YOUR INSTRUCTIONS: If a line in the listing contains "none", copy it out whole.

****************

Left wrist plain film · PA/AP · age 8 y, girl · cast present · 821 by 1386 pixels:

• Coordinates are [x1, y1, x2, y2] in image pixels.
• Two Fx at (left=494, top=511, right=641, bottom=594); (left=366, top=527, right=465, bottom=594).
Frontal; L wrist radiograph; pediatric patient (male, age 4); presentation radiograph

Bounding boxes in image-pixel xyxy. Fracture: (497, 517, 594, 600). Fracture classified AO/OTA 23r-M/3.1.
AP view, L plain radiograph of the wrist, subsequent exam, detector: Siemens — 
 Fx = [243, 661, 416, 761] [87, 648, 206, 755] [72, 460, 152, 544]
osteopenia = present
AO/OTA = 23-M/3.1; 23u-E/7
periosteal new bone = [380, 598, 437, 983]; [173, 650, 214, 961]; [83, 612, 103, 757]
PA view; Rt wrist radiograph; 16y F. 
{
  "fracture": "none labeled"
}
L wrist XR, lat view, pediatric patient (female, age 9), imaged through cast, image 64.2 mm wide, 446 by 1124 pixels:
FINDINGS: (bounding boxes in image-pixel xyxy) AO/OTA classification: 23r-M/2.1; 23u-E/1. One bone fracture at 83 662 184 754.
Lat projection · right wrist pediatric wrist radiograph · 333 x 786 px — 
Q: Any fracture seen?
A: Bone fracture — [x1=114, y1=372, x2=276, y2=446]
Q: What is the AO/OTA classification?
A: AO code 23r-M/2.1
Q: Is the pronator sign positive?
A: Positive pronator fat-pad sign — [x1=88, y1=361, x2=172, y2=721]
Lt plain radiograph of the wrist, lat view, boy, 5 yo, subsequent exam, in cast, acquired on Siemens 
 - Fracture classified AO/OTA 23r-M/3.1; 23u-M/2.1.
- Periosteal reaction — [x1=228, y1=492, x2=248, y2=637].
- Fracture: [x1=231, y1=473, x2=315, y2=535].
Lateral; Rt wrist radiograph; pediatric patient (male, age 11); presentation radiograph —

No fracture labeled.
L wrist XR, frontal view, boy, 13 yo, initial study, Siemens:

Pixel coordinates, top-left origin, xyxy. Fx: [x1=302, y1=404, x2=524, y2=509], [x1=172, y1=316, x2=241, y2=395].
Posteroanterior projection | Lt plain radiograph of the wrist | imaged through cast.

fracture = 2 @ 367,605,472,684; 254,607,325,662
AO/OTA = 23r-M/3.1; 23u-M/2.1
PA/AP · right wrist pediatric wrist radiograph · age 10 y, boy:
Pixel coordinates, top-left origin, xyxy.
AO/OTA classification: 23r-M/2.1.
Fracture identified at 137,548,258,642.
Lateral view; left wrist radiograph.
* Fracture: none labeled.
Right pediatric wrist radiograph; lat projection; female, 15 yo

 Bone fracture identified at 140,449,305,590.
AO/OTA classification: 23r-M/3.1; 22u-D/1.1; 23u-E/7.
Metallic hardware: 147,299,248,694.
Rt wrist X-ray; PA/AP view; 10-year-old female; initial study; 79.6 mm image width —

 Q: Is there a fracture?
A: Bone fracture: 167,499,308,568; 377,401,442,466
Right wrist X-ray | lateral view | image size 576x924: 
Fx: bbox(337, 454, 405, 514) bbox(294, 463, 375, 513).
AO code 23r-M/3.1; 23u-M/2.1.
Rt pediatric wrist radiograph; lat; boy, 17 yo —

****************

WRITTEN SOLUTION:
  "fracture": "none labeled"
* Fracture: none labeled.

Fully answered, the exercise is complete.